Kunjungan ini menjadi langkah strategis untuk memperkuat kolaborasi antara Pemerintah Kota Surabaya dan Pelindo Group dalam mendorong pengembangan infrastruktur serta peningkatan konektivitas layanan logistik di Kota Pahlawan.
Dalam agenda tersebut, Eri meninjau langsung operasional Integrated Planning and Control Room, pusat kendali terminal berbasis digital dan real-time.
Dari ruang inilah seluruh aktivitas terminal direncanakan dan dikendalikan secara terintegrasi, mulai dari jadwal sandar kapal, pergerakan peti kemas dan komoditas curah kering, hingga pengaturan arus operasional lainnya. Sistem ini dirancang untuk memastikan efisiensi, ketepatan waktu, dan kelancaran distribusi logistik.
Kunjungan tersebut turut dihadiri jajaran Pelindo Group, termasuk PT Pelindo Regional 3 dan PT Pelindo Terminal Petikemas. Hadir pula perwakilan instansi dan asosiasi kepelabuhanan, seperti Kantor Kesyahbandaran dan Otoritas Pelabuhan Utama Tanjung Perak, DPW ALFI/ILFA Provinsi Jawa Timur, DPD Klub Logindo Provinsi Jawa Timur, serta DPC INSA Kota Surabaya.

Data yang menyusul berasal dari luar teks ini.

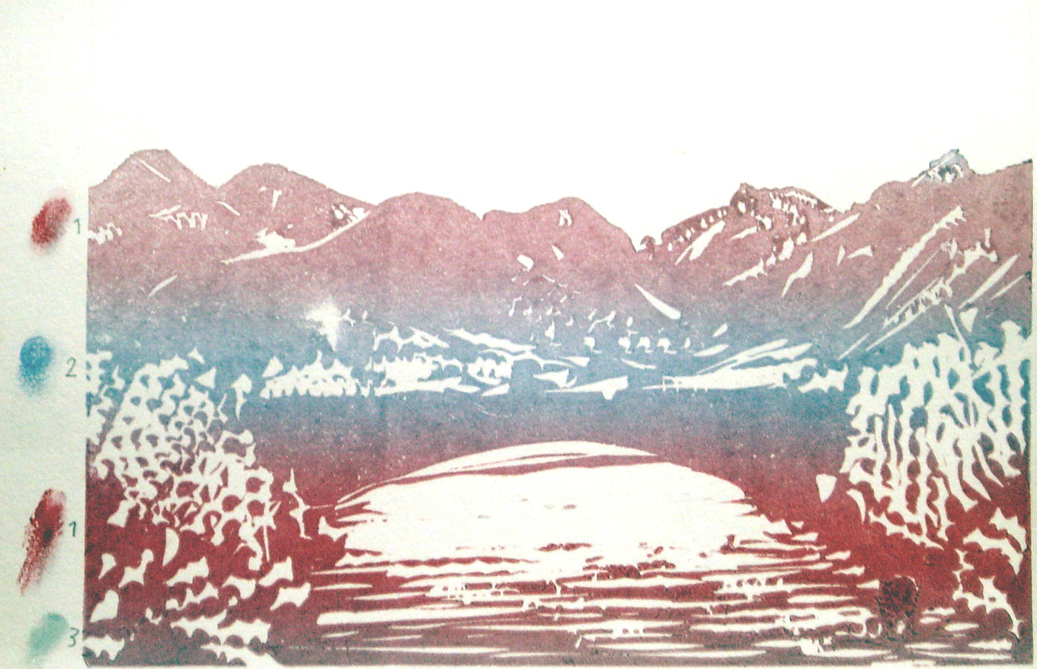 Linocut - plate number 2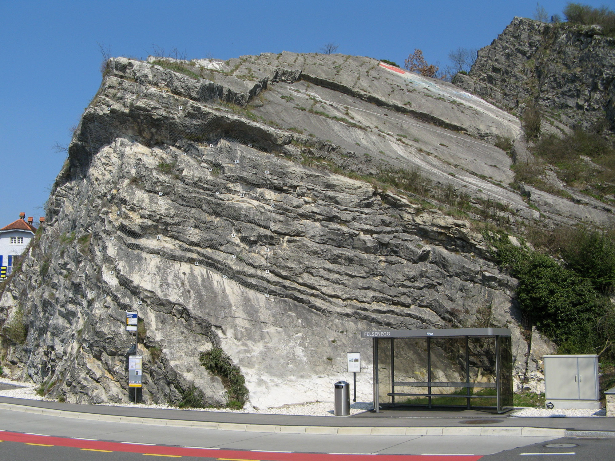 Felsabbruch an der Westspitze des Lägerngrates, in Baden in der Nähe des Landvogteischlosses

Dalam forum tersebut, para pemangku kepentingan menyampaikan sejumlah masukan kepada Wali Kota, terutama terkait penguatan infrastruktur pendukung kawasan pelabuhan, peningkatan konektivitas transportasi logistik, serta perlunya kolaborasi berkelanjutan guna menjaga kelancaran distribusi barang di Surabaya dan sekitarnya.
Direktur Utama PT Terminal Teluk Lamong, David Pandapotan Sirait, menilai kunjungan ini sebagai momentum penting untuk mempererat sinergi antara operator terminal dan pemerintah daerah.

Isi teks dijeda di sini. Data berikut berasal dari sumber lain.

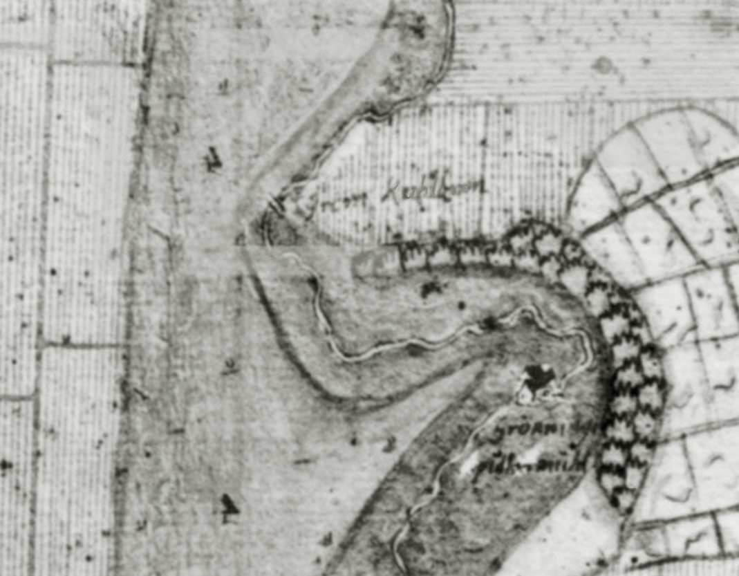 Grüninger Pulvermühle im Glemstal und Kleinmühlen-Standorte im Gewann Kühlenbronn (1682)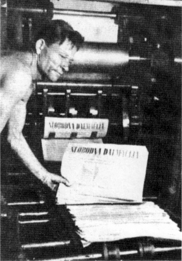 Prvi broj Slobodne Dalmacije u slobodnom Splitu 1943.Srpskohrvatski / српскохрватски: Prvi broj Slobodne Dalmacije u slobodnom Splitu 1943.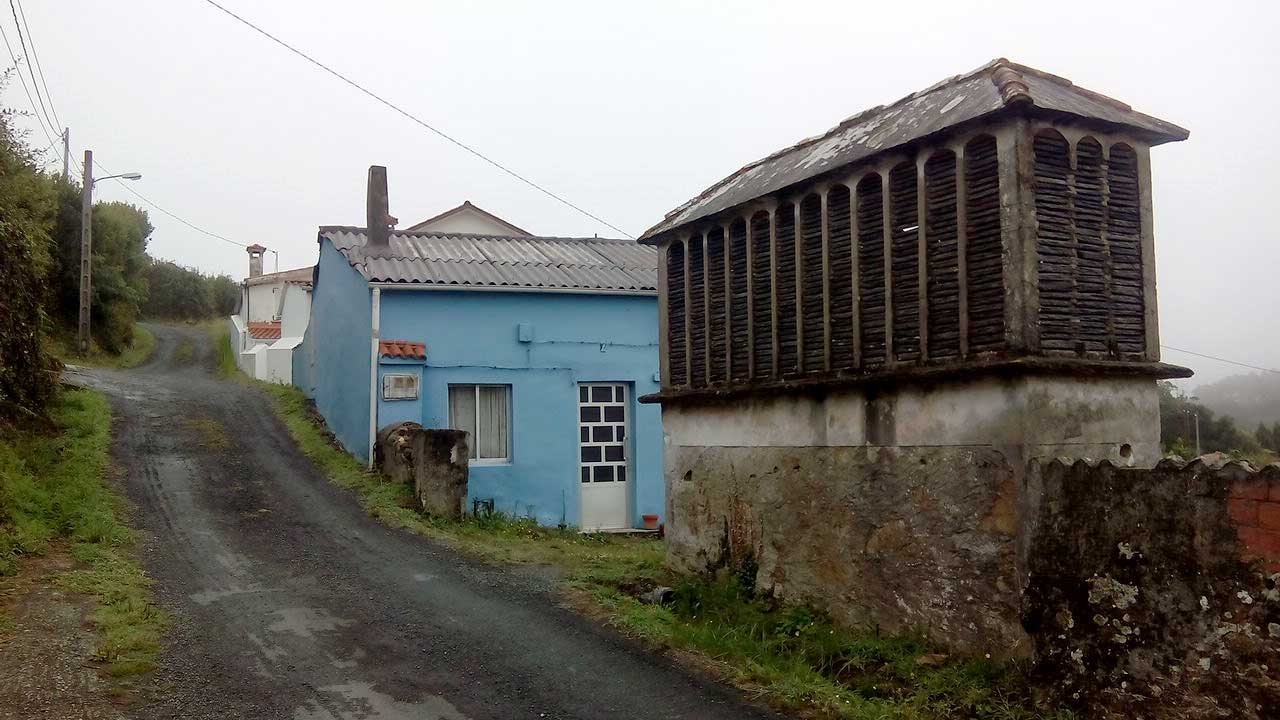 Vista do Redondo, O Val.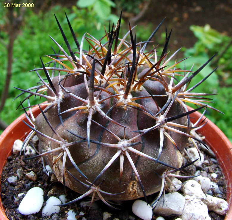 Copiapoa echinoides cv "dura" Chile-Atacama desert, Huasco to Totoral.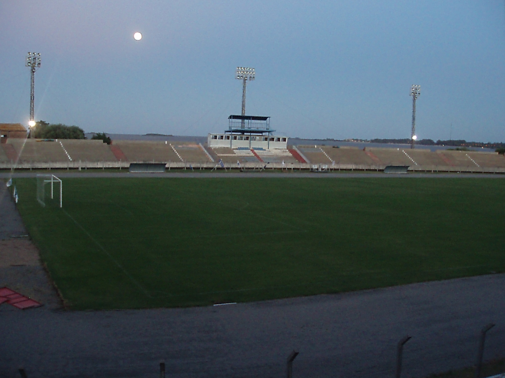 Campus Municipal Profesor Alberto Suppici, Colonia del Sacramento, Uruguay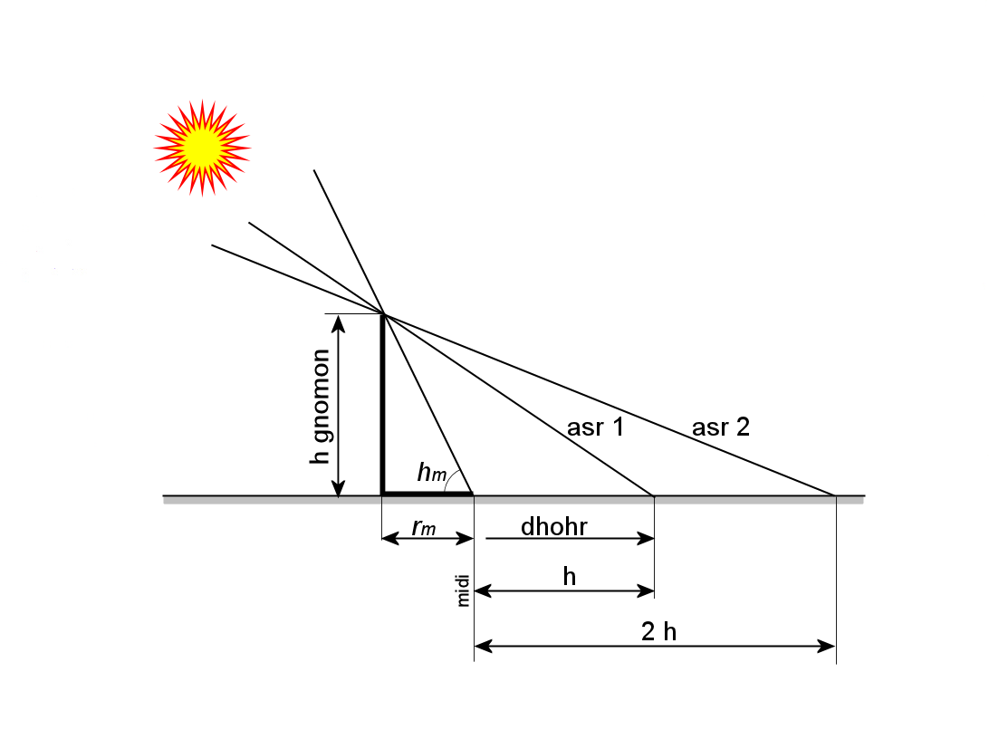 Longueurs d'ombre pour la prière de l'asr.

“Kami memaknai kunjungan Bapak Wali Kota sebagai wujud komitmen bersama dalam memperkuat kolaborasi antara Pelindo Group dan Pemerintah Kota Surabaya. Kami siap bersinergi mendukung pengembangan infrastruktur serta peningkatan konektivitas layanan logistik, sekaligus memastikan pelayanan kepelabuhanan yang modern, efisien, dan andal,” ujarnya, Senin (3/2).
Sementara itu, Eri Cahyadi menegaskan pentingnya menyamakan persepsi dan membangun komunikasi yang intensif antara pemerintah daerah dan pengelola pelabuhan.
“Kita perlu duduk bersama dan menyelesaikan berbagai tantangan secara kolaboratif, khususnya yang berkaitan dengan penguatan infrastruktur kawasan pelabuhan dan kota. Dengan sinergi yang kuat, setiap kebijakan yang diambil diharapkan memberikan manfaat nyata bagi masyarakat, memperlancar arus logistik, serta mendorong pertumbuhan ekonomi Surabaya,” tegasnya.
Kunjungan ini sekaligus menegaskan komitmen bersama untuk membangun ekosistem logistik yang modern, terintegrasi, dan berdaya saing.
Sinergisitas antara pemerintah daerah dan operator pelabuhan diharapkan semakin memperkuat posisi Surabaya sebagai salah satu gerbang utama logistik nasional yang berkontribusi terhadap pertumbuhan ekonomi dan kesejahteraan masyarakat.